= Senior Advocate of Nigeria =

Legal practitioner title in Nigeria

Senior Advocate of Nigeria (SAN) is a honorific title that is conferred on legal practitioners in Nigeria of not less than ten years' standing and who have distinguished themselves in the legal profession. It is the equivalent of the rank of King's Counsel in the United Kingdom, as well as in South Australia, the Northern Territory, and Canada (except Quebec). Several countries use similar designations such as Senior Counsel, President's Counsel, State Counsel, Senior Advocate, and President's Advocate. A senior advocate of Nigeria is said to have been admitted to the "Inner Bar", as distinguished from the "Outer", or "Utter", Bar, consisting of junior advocates (See Call to the bar).

The conferment is made in accordance with the Legal Practitioners Act 207 Section 5 (1) by the Legal Practitioners' Privileges Committee, headed by the chief justice (as chairman), and consist of the attorney general, one justice of the Supreme Court (chosen by the chief justice and the attorney general for a term of two years, renewable on one occasion only), the president of the Court of Appeal, five of the chief judges of the states (chosen by the chief justice and the attorney general for a term of two years, renewable on one occasion only), the chief judge of the Federal High Court, and five legal practitioners who are senior advocates of Nigeria (chosen by the chief justice and the attorney general for a term of two years, renewable on one occasion only).

The title was first conferred on 3 April 1975. The recipients were Chief F.R.A. Williams and Dr Nabo Graham-Douglas.
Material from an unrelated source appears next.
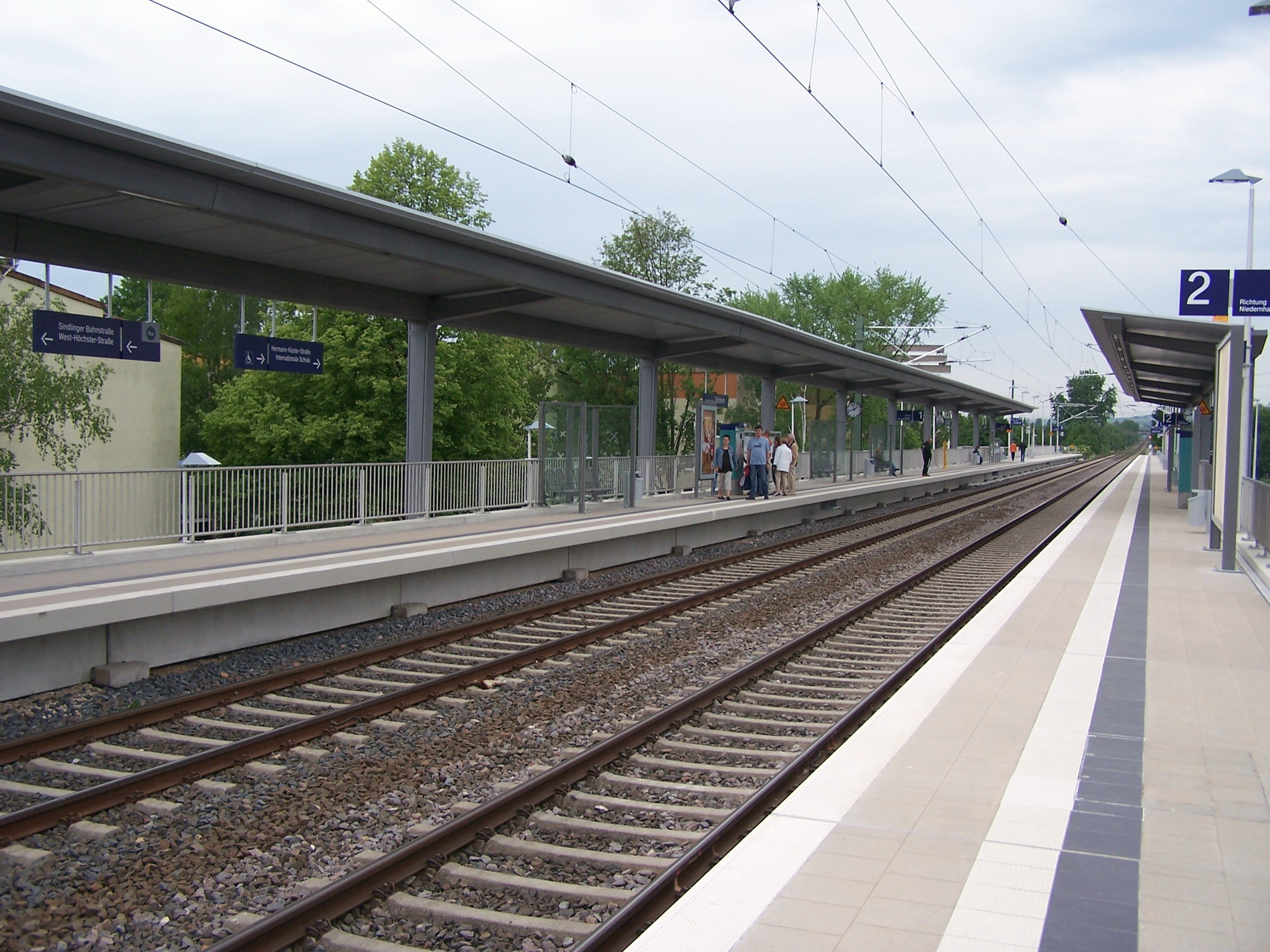 Gleis 1 des Zeilsheimer Bahnhofs

As of 7 July, 2011 344 lawyers had become Senior Advocates of Nigeria. Chief (Mrs.) Folake Solanke is the first female recipient of the rank of SAN, which was awarded to her in 1981.

A notable mention is Chief Henry Theodore Okeade Coker (H.T.O. Coker) who was conferred as a SAN in 1982 with serial number 32. H.T.O. Coker is the younger brother of High Chief Hon. Justice (Dr) G.B.A. Coker, Justice of the Supreme Court of Nigeria from 1964 to 1975. G.B.A. Coker was appointed by Dr. Moses Majekodunmi to head the investigation into Chief Obafemi Awolowo and the Action Group, leading to Awolowo's imprisonment.

Since 1975, a varying number of advocates in Nigeria have consecutively been conferred with the rank, with the exception of 1976, 1977 and 1994. The conferment is however restricted to fewer than 30 advocates per annum and is made by the chief justice of Nigeria on the recommendations of the Legal Practitioners' Privileges Committee. In 2023, Kayode Ajulo, a renowned lawyer and rights activist heralded other 57 lawyers to be conferred with the prestigious title. In 2024 Mofesomo Tayo-Oyetibo was conferred with the rank of SAN at 34 years of age. In 2025, Abdulakeem Labi-Lawal was also elevated to the rank of SAN along with 56 other eminent legal practitioners.

As of May 2022, a total of 693 lawyers have been awarded the title since its inception in 1975.